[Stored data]
━━━━━━

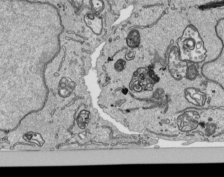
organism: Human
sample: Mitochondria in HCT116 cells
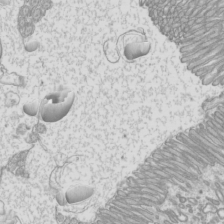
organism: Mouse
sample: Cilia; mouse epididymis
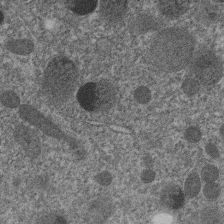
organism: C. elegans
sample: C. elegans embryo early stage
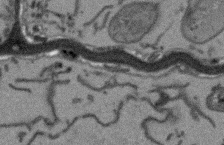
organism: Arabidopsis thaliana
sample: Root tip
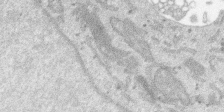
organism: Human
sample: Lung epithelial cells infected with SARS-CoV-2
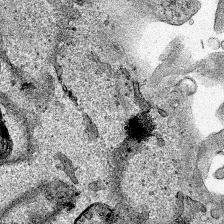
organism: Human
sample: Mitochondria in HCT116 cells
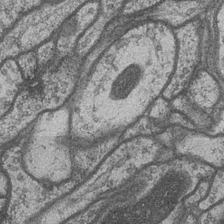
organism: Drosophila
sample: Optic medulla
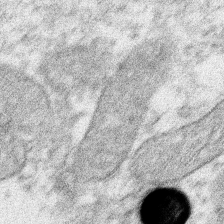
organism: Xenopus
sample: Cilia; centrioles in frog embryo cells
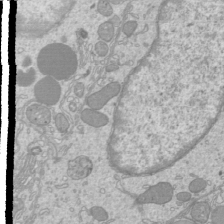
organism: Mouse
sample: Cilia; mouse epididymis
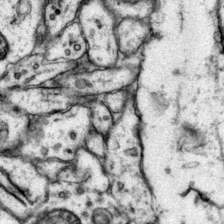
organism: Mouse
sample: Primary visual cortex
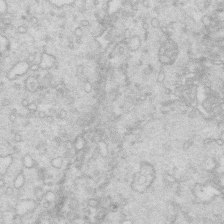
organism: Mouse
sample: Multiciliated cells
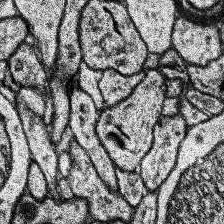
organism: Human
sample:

━━━━━━

### TASK TO COMPLETE
Each line that contains the string "sample" should be copied from the data above.

### EXERCISE SOLUTION
sample: Mitochondria in HCT116 cells
sample: Cilia; mouse epididymis
sample: C. elegans embryo early stage
sample: Root tip
sample: Lung epithelial cells infected with SARS-CoV-2
sample: Mitochondria in HCT116 cells
sample: Optic medulla
sample: Cilia; centrioles in frog embryo cells
sample: Cilia; mouse epididymis
sample: Primary visual cortex
sample: Multiciliated cells
sample:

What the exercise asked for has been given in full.